I recently found out that the Bowtech Invasion grips would fit on the Bowtech Assassin. Being unsatisfied with the Assassin grips, I gave it a try. It made a world of difference as far as looks and they feel much better than the cheap rubber ones that it came with. Just wanted to share this with anyone else who are unhappy with the Assassin grips. It was alot cheaper than a custom set also.


----------



## nimrod1034 (Oct 31, 2011)

Do you know if the invasion grips work on the destroyer?


----------



## sneakysnake (Feb 17, 2010)

Yes, They should fit the destroyer.


----------



## davs2601 (Feb 6, 2008)

I hate the new grips the are putting on bows. the wood sets look great and feel great


----------



## nimrod1034 (Oct 31, 2011)

Where can you buy them?


----------



## jfriddle (Dec 2, 2011)

@nimrod1034 - I had to order them from my local Bowtech dealer. They took about 10 business days with the all the Holiday mail. And they cost me $40.


----------



## nimrod1034 (Oct 31, 2011)

Jfriddle thank you for the help


----------



## Bryan Thacker (Jan 27, 2011)

nimrod1034 said:


> Where can you buy them?


I have a set for sale if your interested...


----------



## nimrod1034 (Oct 31, 2011)

Thanks for the offer Bryan, but I did some searching and ordered a pair of torqueless grips today.
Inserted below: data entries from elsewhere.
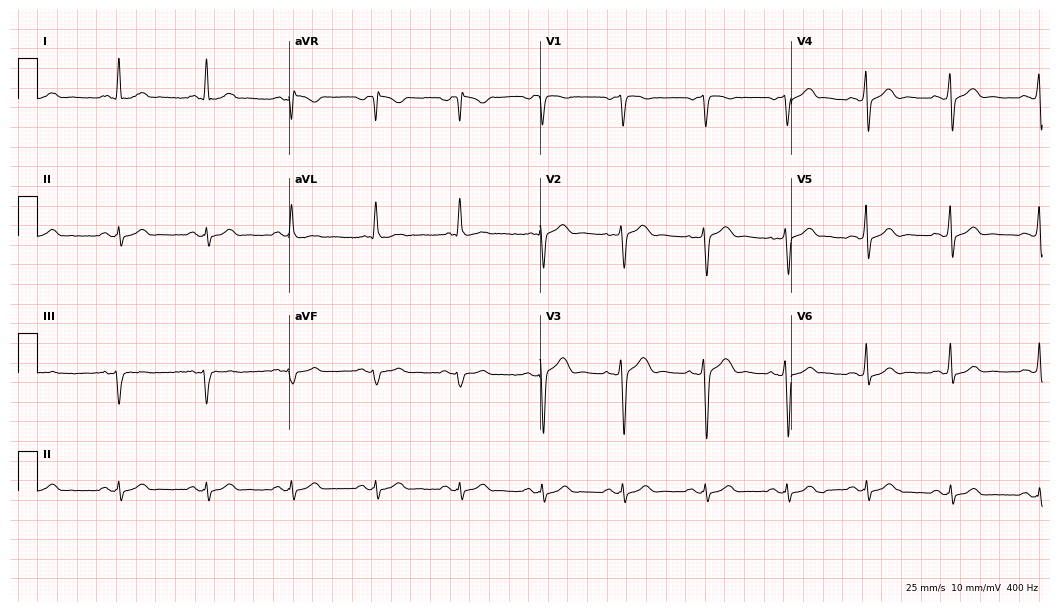
12-lead ECG from a man, 43 years old. No first-degree AV block, right bundle branch block, left bundle branch block, sinus bradycardia, atrial fibrillation or sinus tachycardia recorded for this tracing.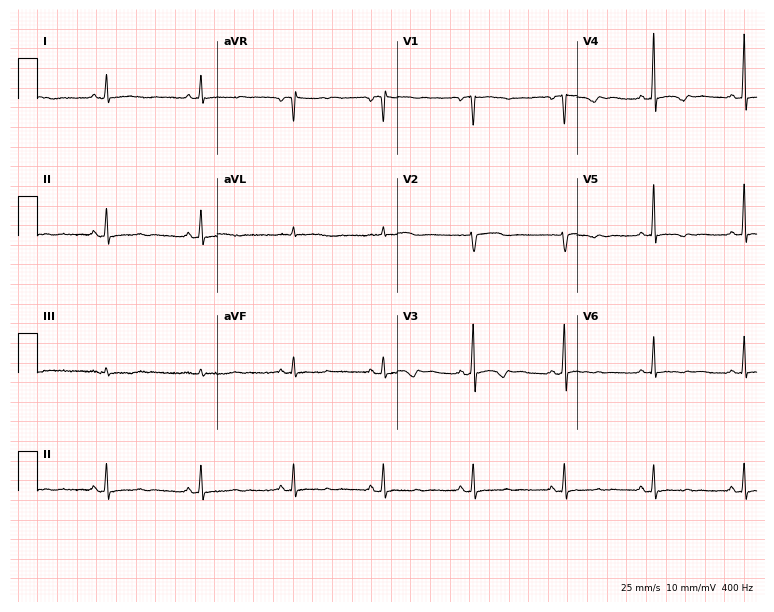
Electrocardiogram, a male, 41 years old. Of the six screened findings (first-degree AV block, right bundle branch block (RBBB), left bundle branch block (LBBB), sinus bradycardia, atrial fibrillation (AF), sinus tachycardia), none is recorded.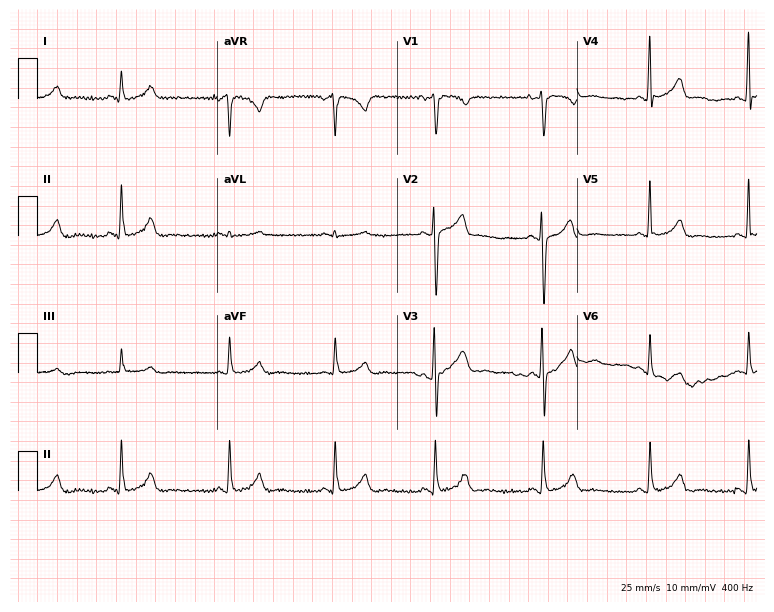
Standard 12-lead ECG recorded from a female patient, 29 years old (7.3-second recording at 400 Hz). Read as a normal ECG.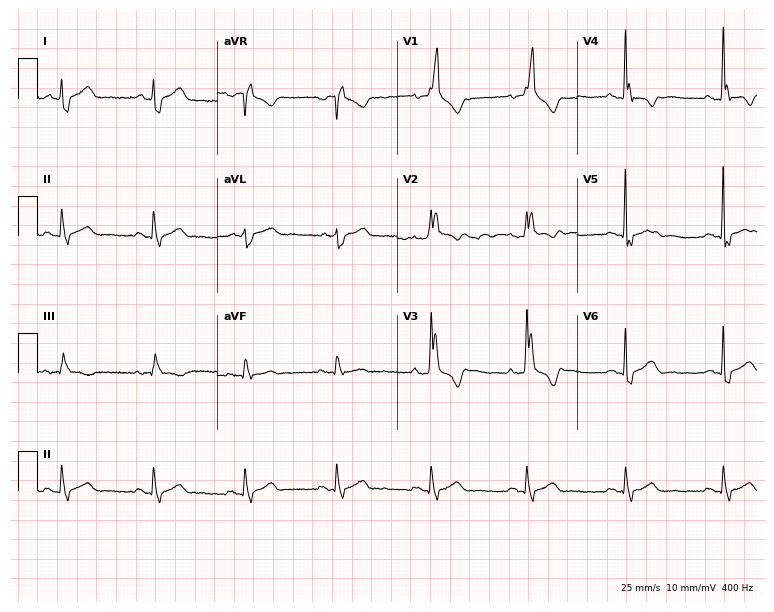
ECG (7.3-second recording at 400 Hz) — a 59-year-old male patient. Findings include right bundle branch block (RBBB).

If I don't like them when they come in I'll send you a PM to see if you still have them.


----------



## Bryan Thacker (Jan 27, 2011)

No problem,Tourgless are awesome too.


----------



## orphanbanger (Jan 24, 2012)

Do you still have the grips for sale?


----------



## orphanbanger (Jan 24, 2012)

ttt, still for sale?


----------



## 2Backcountry (Jun 23, 2010)

nimrod1034 said:


> Do you know if the invasion grips work on the destroyer?


Yes they fit perfect on the Destroyer 340 and 350.......the bow holds so much better with the sideplates !!!!


----------



## orphanbanger (Jan 24, 2012)

so did you still have a set for sale?


----------



## Bowhunterjb (Aug 28, 2008)

do you still have the grips for sale still?


----------